Seems my old wagon wheels are riding out of the ruts. I can most assuredly live with that! Ya see I can live right nicely without the highs and lows. I'll take a partially cloudy day over clear and sunny. Yes-sir-ree! It be them damn dark and rainy days that this old boy don't want nothing to do with, no more!
You might say, "that's not living!" I say, "is to me." I have seen and experienced enough of the good times. On the flip side, them lows are too much for me anymore! I want to ride out my remaining years relatively peaceful. If I'm peaceful, I'm happy! Them euphoric highs are too hard on my heart, just as them lowly lows are too much for my heart. I can write on me computer, or curl up with a good book such as my current one that I'm posting and be as close to heaven as this old boy will ever get!
Why not enjoy heaven here and now. That's the secret, enjoy the fine moments that go overlooked, every day. I know one thing for absolute certainty. "My biggest enemy has always been myself!" Sure enough! Ah, but how do we change who we are? We can never change who we are! We have made our-self, by simply being our-self. Now we must forgive our-self for being not what we want to be.

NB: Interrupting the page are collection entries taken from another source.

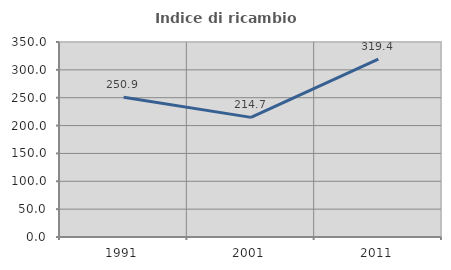
| Category | Indice di ricambio occupazionale  |
|---|---|
| 1991.0 | 250.926 |
| 2001.0 | 214.706 |
| 2011.0 | 319.417 |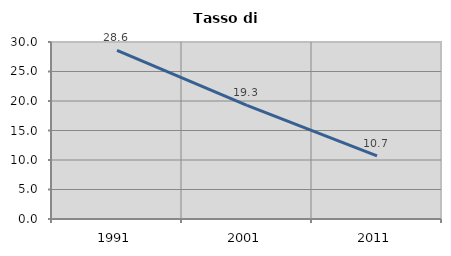
| Category | Tasso di disoccupazione   |
|---|---|
| 1991.0 | 28.571 |
| 2001.0 | 19.266 |
| 2011.0 | 10.687 |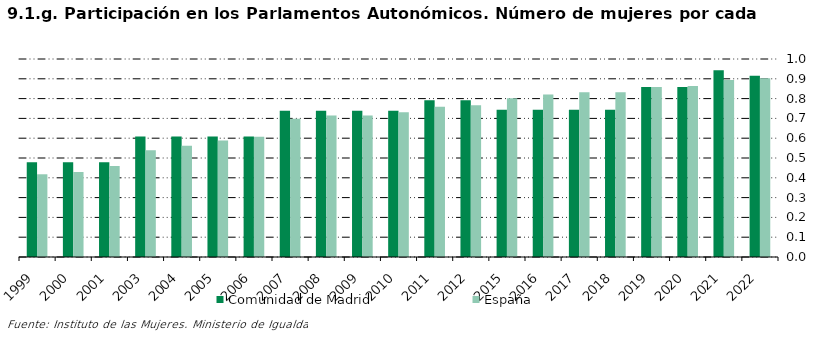
| Category | Comunidad de Madrid | España |
|---|---|---|
| 1999.0 | 0.478 | 0.418 |
| 2000.0 | 0.478 | 0.43 |
| 2001.0 | 0.478 | 0.46 |
| 2003.0 | 0.609 | 0.539 |
| 2004.0 | 0.609 | 0.562 |
| 2005.0 | 0.609 | 0.588 |
| 2006.0 | 0.609 | 0.607 |
| 2007.0 | 0.739 | 0.698 |
| 2008.0 | 0.739 | 0.714 |
| 2009.0 | 0.739 | 0.714 |
| 2010.0 | 0.739 | 0.731 |
| 2011.0 | 0.792 | 0.759 |
| 2012.0 | 0.792 | 0.766 |
| 2015.0 | 0.743 | 0.802 |
| 2016.0 | 0.743 | 0.821 |
| 2017.0 | 0.743 | 0.833 |
| 2018.0 | 0.743 | 0.833 |
| 2019.0 | 0.859 | 0.858 |
| 2020.0 | 0.859 | 0.864 |
| 2021.0 | 0.943 | 0.893 |
| 2022.0 | 0.915 | 0.902 |

To make a home within our human mind. Remember this line from Popeye The Sailor Man. "I am what I am!"
To repeat that in Glen's words, "I is what I is!"

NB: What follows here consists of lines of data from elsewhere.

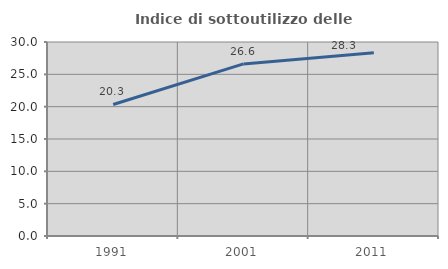
| Category | Indice di sottoutilizzo delle abitazioni  |
|---|---|
| 1991.0 | 20.34 |
| 2001.0 | 26.612 |
| 2011.0 | 28.33 |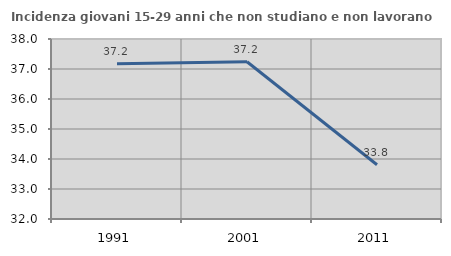
| Category | Incidenza giovani 15-29 anni che non studiano e non lavorano  |
|---|---|
| 1991.0 | 37.174 |
| 2001.0 | 37.241 |
| 2011.0 | 33.808 |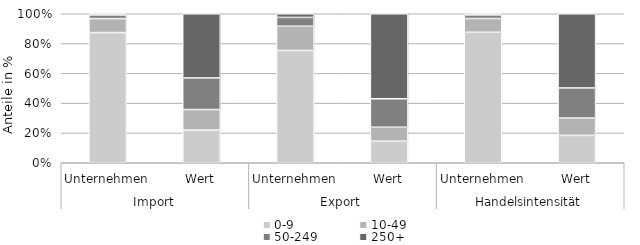
| Category | 0-9 | 10-49 | 50-249 | 250+ |
|---|---|---|---|---|
| 0 | 139171 | 14925 | 3839 | 1338 |
| 1 | 38299.116 | 24045.714 | 37082.943 | 75203.564 |
| 2 | 28217 | 6101 | 2215 | 920 |
| 3 | 23427.991 | 15198.074 | 30911.062 | 92377.162 |
| 4 | 143429 | 15163 | 3880 | 1345 |
| 5 | 61727.107 | 39243.789 | 67994.005 | 167580.726 |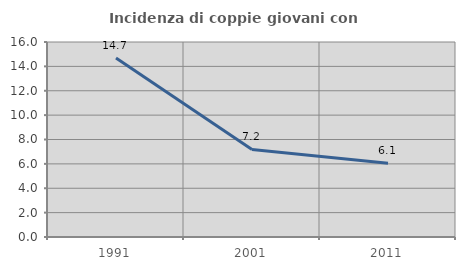
| Category | Incidenza di coppie giovani con figli |
|---|---|
| 1991.0 | 14.689 |
| 2001.0 | 7.188 |
| 2011.0 | 6.059 |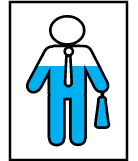
| Category | Series 0 | Series 1 |
|---|---|---|
| 0 | 0.6 | 0.6 |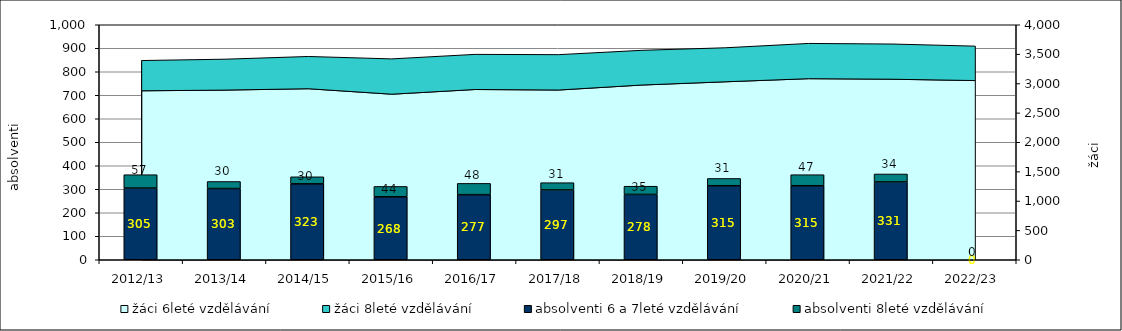
| Category | absolventi 6 a 7leté vzdělávání | absolventi 8leté vzdělávání |
|---|---|---|
| 2012/13 | 305 | 57 |
| 2013/14 | 303 | 30 |
| 2014/15 | 323 | 30 |
| 2015/16 | 268 | 44 |
| 2016/17 | 277 | 48 |
| 2017/18 | 297 | 31 |
| 2018/19 | 278 | 35 |
| 2019/20 | 315 | 31 |
| 2020/21 | 315 | 47 |
| 2021/22 | 331 | 34 |
| 2022/23 | 0 | 0 |

We can lose weight, gain weight, wear all kinds of clothing, try all the self-help, meditation, religions, take drugs, drink, the list is endless. We can never escape "who's we is!"
I'm going to use myself as an example. I had to fight to get a job that was promised to me the first week of November. During five months of patience, numerous conversations, misunderstandings, poor communication, etc. I start my job on April eighth. The excitement of accepting the job has been erased and permanent scars have been etched, both in mind and heart.

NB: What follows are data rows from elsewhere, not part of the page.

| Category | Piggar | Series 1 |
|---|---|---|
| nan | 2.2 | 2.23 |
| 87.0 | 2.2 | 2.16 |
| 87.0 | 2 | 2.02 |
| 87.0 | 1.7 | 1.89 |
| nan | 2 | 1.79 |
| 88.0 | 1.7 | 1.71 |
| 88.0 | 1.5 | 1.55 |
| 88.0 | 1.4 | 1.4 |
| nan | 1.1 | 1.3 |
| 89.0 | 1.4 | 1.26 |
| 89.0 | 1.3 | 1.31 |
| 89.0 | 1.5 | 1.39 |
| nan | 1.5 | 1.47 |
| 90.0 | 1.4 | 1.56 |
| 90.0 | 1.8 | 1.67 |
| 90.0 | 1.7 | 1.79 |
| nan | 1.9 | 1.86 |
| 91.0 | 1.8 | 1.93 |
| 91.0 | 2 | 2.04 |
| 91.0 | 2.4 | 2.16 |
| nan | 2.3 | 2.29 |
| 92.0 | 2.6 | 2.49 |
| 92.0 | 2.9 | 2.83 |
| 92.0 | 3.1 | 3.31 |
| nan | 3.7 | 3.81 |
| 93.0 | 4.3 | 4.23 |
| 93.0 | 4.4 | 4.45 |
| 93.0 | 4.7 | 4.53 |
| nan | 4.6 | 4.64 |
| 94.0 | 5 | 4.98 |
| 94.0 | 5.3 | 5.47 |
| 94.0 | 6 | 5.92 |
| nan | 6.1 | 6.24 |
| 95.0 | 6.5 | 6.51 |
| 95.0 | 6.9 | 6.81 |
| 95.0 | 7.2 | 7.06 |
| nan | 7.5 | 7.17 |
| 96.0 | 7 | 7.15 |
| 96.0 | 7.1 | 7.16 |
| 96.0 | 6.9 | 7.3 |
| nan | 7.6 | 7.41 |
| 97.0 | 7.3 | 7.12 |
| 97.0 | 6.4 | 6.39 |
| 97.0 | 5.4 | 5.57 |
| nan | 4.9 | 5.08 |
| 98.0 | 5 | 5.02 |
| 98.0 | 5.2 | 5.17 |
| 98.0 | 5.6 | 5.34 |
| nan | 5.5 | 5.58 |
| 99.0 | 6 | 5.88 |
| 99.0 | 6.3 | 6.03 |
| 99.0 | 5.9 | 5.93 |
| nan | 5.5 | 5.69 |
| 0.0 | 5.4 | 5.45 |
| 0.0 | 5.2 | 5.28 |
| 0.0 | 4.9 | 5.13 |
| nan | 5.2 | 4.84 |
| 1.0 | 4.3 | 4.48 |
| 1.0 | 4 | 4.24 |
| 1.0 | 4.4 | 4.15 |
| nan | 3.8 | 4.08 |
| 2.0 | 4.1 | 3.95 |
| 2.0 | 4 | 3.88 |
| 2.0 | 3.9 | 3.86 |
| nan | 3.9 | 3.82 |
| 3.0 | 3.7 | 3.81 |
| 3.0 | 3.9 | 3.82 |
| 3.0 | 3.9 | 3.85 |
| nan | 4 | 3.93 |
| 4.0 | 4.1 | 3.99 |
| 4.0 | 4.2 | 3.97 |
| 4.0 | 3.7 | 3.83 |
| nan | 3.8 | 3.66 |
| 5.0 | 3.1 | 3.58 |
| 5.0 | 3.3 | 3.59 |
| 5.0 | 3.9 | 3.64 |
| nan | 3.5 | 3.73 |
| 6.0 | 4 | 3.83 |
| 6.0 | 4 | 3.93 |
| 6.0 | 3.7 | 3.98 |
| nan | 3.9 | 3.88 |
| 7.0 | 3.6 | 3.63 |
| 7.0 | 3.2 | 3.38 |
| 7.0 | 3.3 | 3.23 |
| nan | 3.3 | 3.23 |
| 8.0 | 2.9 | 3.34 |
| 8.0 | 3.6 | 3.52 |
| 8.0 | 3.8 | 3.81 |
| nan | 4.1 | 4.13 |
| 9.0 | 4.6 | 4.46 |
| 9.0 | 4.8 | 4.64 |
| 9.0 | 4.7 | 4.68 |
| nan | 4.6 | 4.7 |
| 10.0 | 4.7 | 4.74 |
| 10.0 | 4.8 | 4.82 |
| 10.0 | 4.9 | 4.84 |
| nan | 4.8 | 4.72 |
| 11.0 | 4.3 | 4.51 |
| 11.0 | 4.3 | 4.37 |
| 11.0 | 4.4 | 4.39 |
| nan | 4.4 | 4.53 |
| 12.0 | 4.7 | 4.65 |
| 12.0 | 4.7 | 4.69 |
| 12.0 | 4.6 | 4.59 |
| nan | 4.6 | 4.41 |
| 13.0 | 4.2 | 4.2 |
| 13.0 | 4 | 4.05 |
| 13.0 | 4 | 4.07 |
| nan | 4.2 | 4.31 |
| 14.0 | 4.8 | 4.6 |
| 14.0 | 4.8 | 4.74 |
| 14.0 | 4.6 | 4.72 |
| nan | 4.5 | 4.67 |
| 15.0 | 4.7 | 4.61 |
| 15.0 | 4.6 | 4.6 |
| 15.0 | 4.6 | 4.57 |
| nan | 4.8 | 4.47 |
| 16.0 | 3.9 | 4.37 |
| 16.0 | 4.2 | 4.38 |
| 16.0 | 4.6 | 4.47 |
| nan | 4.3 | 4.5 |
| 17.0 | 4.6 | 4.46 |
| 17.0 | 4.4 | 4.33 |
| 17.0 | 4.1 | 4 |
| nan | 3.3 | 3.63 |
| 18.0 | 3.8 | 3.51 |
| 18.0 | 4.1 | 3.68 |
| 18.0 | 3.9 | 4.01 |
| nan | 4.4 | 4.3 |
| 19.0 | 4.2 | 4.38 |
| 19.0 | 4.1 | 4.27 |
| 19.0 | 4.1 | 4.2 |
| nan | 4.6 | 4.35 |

After a meeting with several superiors and me finalizing with handshakes did I finally clear up and get a job promised to me five months ago!
What was the emotions of a 61 year old man? Happiness no! Did not feel like high fives all around! Contentment no!
I went back to doing maintenance on a machine, after about fifteen minutes my eyes became red and I shed tears. I had to go to the bathroom to regain my composure. Seems the fact that closure to this problem caused tears to flow from an old man people might consider a hard ass. Took me by surprise but tears of closure are important.
I learn every moment of every day. I will until the last beautiful sunset of my life. We must have closure to turn the next, new page of our lives. I have been through many things, good and bad and devastating, just like all of you out there, I'm no different than you. To suffer, to laugh, to cry is human.
I'm not completely sure why I'm saying this. I reckon my release is what your reading right now. Maybe is meant to be! Sharing of emotions, stories, laughter, sadness, well just seems so right in this day of generic substitutions and hollow emotions and synthetic falsified world!!!! Goodnight my friends.